Consider the following class, created mainly for benchmarking purposes:
class String {
char* data_;
public:
String(const char* arg = "") : data_(new char[strlen(arg) + 1]) { strcpy(data_, arg); }
String(const String& other) : String(other.data_) { }
String(String&& other) noexcept : data_(other.data_) { other.data_ = nullptr; }
String& operator=(String other) noexcept { swap(other); return *this; }
~String() { delete[] data_; }
void swap(String& rhs) noexcept { std::swap(data_, rhs.data_); }
const char* data() const { return data_; }
};
void swap(String& lhs, String& rhs) noexcept { lhs.swap(rhs); }
I am trying to compare the efficiency of swapping of two of its instances with custom swap
and std::swap
. For custom swap
, GCC 8.2 (-O2
) generates the following x86_64 assembly:
mov rax, QWORD PTR [rdi]
mov rdx, QWORD PTR [rsi]
mov QWORD PTR [rdi], rdx
mov QWORD PTR [rsi], rax
ret
which exactly matches swapping of two pointers.

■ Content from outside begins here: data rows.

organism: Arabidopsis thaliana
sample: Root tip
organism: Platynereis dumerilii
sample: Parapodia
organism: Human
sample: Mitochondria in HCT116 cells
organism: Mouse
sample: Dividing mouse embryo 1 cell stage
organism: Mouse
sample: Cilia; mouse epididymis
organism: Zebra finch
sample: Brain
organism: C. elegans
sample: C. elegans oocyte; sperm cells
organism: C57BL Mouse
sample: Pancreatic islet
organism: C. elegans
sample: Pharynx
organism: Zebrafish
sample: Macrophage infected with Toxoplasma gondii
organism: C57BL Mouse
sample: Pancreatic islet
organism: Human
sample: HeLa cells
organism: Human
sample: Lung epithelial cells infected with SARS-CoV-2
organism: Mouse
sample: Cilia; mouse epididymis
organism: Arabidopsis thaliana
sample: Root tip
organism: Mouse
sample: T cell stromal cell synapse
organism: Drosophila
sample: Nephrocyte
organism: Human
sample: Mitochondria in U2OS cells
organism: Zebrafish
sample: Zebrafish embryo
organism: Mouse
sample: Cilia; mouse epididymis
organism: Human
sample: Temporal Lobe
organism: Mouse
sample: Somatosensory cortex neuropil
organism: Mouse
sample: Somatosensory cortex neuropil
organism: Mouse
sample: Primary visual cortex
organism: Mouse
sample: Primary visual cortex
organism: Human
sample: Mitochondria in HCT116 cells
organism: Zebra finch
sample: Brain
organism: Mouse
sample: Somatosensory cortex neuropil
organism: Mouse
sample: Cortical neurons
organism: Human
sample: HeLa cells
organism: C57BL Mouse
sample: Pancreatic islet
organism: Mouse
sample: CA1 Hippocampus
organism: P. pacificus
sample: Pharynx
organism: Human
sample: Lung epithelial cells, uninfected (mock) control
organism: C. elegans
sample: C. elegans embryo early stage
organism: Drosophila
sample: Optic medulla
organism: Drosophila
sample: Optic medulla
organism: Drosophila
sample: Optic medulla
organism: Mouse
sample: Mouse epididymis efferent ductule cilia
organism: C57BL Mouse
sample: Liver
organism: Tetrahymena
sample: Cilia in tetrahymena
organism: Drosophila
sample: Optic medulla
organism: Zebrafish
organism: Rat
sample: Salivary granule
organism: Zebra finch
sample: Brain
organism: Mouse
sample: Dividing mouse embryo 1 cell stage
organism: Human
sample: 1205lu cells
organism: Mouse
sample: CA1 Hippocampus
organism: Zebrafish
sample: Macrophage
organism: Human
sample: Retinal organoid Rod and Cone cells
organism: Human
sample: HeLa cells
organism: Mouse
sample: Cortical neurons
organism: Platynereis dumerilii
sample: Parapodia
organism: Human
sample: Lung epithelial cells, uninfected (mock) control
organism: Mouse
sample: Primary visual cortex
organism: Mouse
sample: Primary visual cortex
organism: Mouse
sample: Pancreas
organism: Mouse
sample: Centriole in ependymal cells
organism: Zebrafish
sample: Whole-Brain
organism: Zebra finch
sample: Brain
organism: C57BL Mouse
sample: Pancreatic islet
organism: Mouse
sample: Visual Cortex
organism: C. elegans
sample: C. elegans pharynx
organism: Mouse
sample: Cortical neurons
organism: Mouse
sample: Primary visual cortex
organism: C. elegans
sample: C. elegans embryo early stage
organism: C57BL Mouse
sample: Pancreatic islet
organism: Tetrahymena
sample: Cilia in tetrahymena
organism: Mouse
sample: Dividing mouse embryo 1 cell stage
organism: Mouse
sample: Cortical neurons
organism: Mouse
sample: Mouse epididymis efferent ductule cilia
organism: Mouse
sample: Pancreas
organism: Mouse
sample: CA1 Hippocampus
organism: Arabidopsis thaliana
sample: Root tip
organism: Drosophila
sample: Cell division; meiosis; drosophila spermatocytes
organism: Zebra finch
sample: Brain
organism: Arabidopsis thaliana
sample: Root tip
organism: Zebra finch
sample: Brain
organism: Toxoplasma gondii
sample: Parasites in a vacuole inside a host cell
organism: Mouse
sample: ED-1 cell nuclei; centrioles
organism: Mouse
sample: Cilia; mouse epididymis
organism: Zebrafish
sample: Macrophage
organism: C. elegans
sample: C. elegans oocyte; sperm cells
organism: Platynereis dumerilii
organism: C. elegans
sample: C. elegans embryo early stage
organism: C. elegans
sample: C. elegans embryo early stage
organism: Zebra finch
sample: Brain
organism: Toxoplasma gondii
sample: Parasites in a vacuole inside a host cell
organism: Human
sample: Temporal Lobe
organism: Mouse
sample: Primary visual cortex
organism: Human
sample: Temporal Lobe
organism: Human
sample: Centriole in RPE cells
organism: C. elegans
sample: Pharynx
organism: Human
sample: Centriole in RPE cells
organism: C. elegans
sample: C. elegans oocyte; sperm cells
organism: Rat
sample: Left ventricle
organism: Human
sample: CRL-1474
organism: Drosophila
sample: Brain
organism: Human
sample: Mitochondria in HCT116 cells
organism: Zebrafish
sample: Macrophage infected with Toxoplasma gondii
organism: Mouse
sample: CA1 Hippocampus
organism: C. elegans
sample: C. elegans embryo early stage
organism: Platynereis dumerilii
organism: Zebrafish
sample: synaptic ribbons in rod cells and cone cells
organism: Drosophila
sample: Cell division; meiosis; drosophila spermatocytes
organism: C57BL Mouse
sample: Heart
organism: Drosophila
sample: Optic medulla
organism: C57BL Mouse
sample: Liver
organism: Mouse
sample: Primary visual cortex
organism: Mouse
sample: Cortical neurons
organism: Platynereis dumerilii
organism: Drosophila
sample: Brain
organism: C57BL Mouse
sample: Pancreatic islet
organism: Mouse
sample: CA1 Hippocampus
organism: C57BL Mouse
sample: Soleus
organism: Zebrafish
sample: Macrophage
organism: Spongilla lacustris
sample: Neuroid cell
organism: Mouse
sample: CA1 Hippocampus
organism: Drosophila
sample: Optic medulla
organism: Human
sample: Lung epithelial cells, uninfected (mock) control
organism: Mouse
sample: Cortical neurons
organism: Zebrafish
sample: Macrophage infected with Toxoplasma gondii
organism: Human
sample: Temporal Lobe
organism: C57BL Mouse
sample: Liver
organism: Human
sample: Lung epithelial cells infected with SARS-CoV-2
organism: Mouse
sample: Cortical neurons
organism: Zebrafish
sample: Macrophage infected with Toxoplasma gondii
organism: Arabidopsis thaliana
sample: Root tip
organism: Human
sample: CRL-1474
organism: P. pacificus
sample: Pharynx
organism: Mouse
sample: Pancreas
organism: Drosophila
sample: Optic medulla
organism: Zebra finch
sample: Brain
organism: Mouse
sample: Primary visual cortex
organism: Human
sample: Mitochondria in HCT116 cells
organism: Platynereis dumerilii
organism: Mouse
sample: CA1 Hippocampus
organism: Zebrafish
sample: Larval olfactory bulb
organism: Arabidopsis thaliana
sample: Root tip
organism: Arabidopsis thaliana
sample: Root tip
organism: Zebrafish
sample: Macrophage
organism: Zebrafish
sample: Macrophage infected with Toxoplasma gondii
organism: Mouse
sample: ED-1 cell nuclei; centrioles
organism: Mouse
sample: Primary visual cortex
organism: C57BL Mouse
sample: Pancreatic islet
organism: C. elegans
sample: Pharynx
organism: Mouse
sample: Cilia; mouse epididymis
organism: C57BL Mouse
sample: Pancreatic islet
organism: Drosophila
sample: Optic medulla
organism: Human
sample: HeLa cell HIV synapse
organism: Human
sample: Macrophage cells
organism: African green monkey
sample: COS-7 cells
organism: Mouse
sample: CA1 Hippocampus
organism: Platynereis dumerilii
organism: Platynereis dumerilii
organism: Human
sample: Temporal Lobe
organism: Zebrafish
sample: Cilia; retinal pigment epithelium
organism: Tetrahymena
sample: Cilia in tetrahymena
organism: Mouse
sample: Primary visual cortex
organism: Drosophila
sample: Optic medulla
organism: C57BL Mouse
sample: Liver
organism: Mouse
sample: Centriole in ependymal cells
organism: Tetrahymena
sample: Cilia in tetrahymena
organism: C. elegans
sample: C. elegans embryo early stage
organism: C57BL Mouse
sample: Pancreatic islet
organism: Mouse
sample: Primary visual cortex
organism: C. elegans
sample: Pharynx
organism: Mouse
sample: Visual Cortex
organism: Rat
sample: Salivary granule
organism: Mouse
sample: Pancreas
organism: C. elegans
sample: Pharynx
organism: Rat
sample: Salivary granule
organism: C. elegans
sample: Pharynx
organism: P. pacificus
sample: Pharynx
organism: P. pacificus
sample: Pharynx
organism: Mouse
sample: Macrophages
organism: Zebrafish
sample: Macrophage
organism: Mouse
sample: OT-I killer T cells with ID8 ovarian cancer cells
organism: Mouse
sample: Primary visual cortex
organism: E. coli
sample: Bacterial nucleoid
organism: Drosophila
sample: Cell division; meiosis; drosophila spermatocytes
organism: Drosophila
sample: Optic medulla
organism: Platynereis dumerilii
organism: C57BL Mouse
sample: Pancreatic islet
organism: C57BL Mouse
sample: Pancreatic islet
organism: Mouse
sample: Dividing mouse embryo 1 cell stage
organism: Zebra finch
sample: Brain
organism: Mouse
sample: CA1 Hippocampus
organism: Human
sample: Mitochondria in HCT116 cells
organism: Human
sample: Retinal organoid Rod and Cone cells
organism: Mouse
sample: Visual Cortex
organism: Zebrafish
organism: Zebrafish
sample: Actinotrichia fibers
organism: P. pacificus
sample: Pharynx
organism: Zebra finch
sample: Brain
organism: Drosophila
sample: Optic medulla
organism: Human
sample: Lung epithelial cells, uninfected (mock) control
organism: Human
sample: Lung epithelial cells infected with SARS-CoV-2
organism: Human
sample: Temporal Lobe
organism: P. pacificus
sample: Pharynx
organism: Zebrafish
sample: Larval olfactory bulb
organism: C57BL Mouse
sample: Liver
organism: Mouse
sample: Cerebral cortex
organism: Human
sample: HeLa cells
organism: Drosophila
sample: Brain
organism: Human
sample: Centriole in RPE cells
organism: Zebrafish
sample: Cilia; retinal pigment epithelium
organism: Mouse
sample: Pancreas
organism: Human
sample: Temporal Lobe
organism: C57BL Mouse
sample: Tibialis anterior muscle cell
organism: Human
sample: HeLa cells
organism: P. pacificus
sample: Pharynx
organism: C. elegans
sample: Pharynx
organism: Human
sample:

However, for std::swap
, the generated assembly is:
mov rdx, QWORD PTR [rsi]
mov QWORD PTR [rsi], 0 // (A)
mov rax, QWORD PTR [rdi]
mov QWORD PTR [rdi], 0 // (1)
mov QWORD PTR [rsi], rax // (B)
mov rax, QWORD PTR [rdi] // (2)
mov QWORD PTR [rdi], rdx
test rax, rax // (3)
je .L3
mov rdi, rax
jmp operator delete[](void*)
.L3:
ret
What I am curious about is why GCC generates such inefficient code. The instruction (1) sets [rdi]
to zero. That zero is then loaded into rax
(2). And then, rax
is tested (3) whether or not operator delete
should be called.
Why GCC tests rax
if it is guaranteed to be zero? It seems to be a pretty simple case for the optimizer to avoid this test.
Godbolt demo: https://godbolt.org/z/WNm2if
Another source of inefficiency is that 0 is written to [rsi]
first (A) and then it is overwritten with another value (B).
Bottom line: I would expect a compiler to generate the same machine code for std::swap
as well as for custom swap
, which does not happen. This indicates that writing custom swapping functions makes sense even for classes that support move semantics.